Nice, this is what I like to see. Looks like a good win, without Shaq too. J-Rich looked good from what I saw, hopefully he will be starting the next game. Whats up with playing so little guys though, hope Dudley gets more time the next game.


----------



## Hyperion (Dec 5, 2006)

One great side effect of Mike D'Antoni leaving is that his brother Dan D'Antoni is no longer coaching Leandro and it SHOWS! Leandro's brother has been coaching him again and now Leandro is looking GOOD! The Suns should hire Leandro's brother officially.


----------



## nffl (Jun 25, 2006)

Didnt see the game, but saw the highlights and that J-Rich alley was nice!!!


----------



## Dissonance (Jul 21, 2004)

Sweet avy of Jrich, Kekai.


And for those wondering, in their Bobcat debuts...

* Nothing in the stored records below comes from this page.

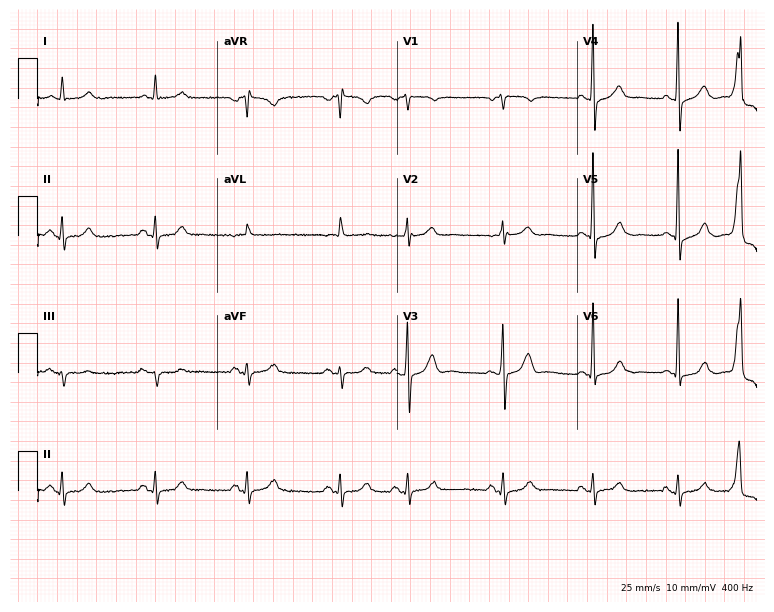
Standard 12-lead ECG recorded from a male patient, 75 years old (7.3-second recording at 400 Hz). None of these six findings is recorded: first-degree AV block, right bundle branch block (RBBB), left bundle branch block (LBBB), sinus bradycardia, atrial fibrillation (AF), sinus tachycardia. Only these six findings were labelled.
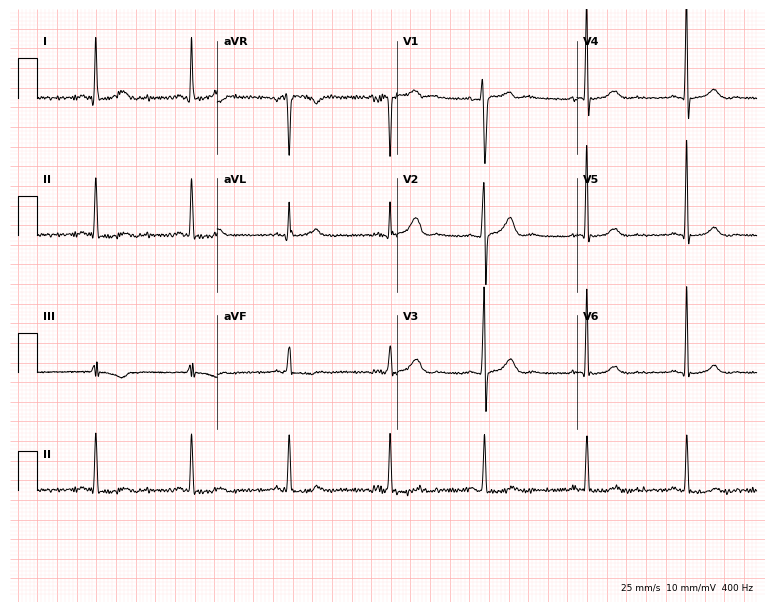
12-lead ECG from a female, 32 years old (7.3-second recording at 400 Hz). No first-degree AV block, right bundle branch block, left bundle branch block, sinus bradycardia, atrial fibrillation or sinus tachycardia recorded for this tracing.
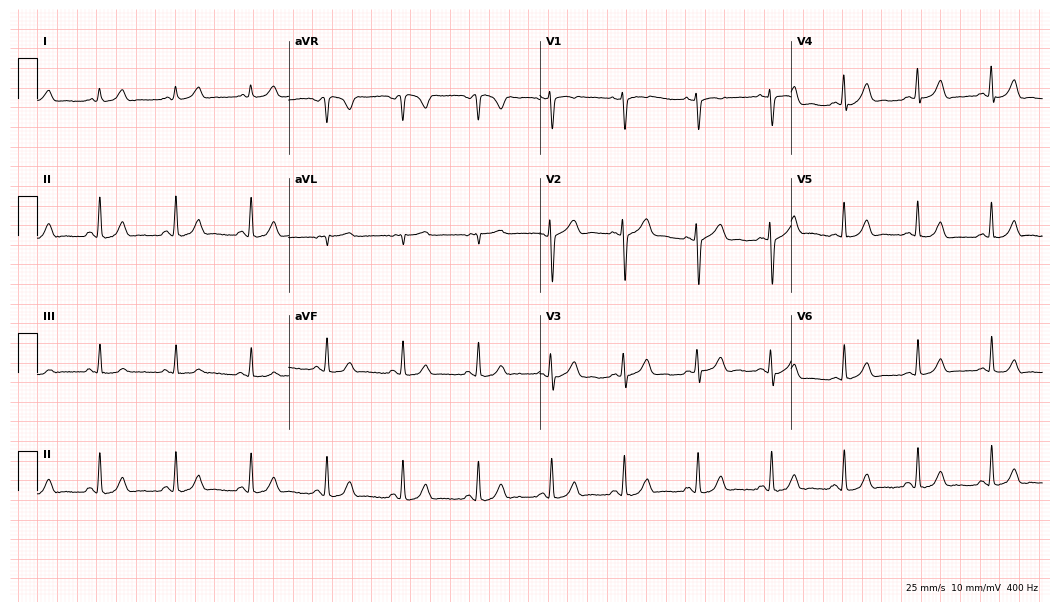
Resting 12-lead electrocardiogram. Patient: a woman, 29 years old. Read as a normal ECG.
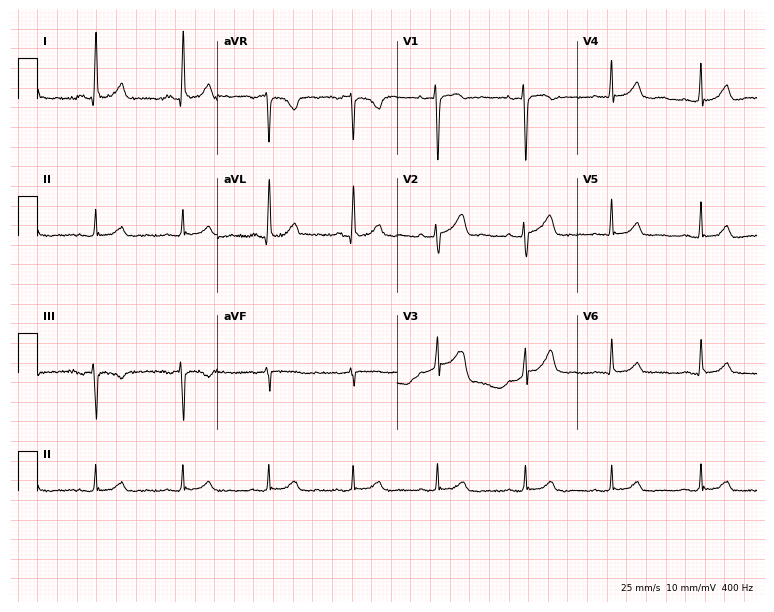
Standard 12-lead ECG recorded from a female patient, 58 years old. Read as a normal ECG.
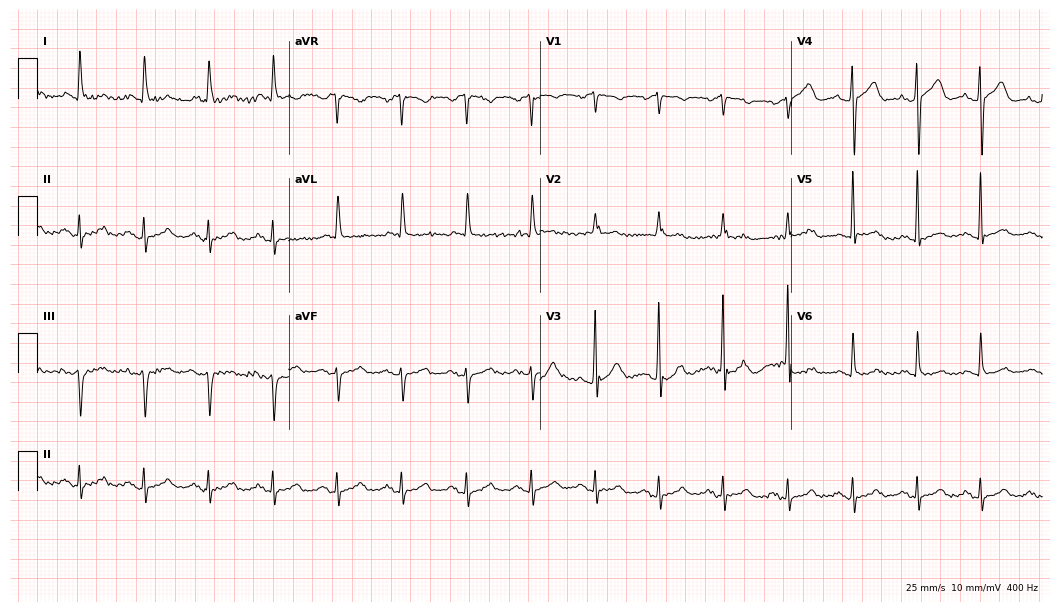
Electrocardiogram, a female, 77 years old. Of the six screened findings (first-degree AV block, right bundle branch block, left bundle branch block, sinus bradycardia, atrial fibrillation, sinus tachycardia), none is recorded.

Bell had 4 pts, 2-9 (0-3 from 3), 5 rebs, 1 assist and stl, 4 turnovers. -26 went he was on the floor.

Diaw had 7 pts (3-10) 9 rebs, 5 assists, 1 stl, 1 blk, and 3 turnovers. 1-4 from the FT line.


----------



## Kekai (Jan 12, 2005)

Thanks, stole it from this other board lol. I think Boris will give the Bobcats a lot more than Raja. Boris can actually create his own shot and as long as he stays aggressive, I think he will become a really good player for them. Raja just doesn't look like a starting SG anymore. Watching J-Rich and him play are so different. Will miss the guy because of his heart and the good guy he was, but this move just gave us a legit starting SG.


----------



## Aylwin (Jan 29, 2007)

Kekai said:


> Will miss the guy because of his heart and the good guy he was, but this move just gave us a legit starting SG.


I agree. This should open things up more for Amare and Shaw. I also think our scoring will be more balanced. I feel we're much better when we have multiple players scoring in double figures.


----------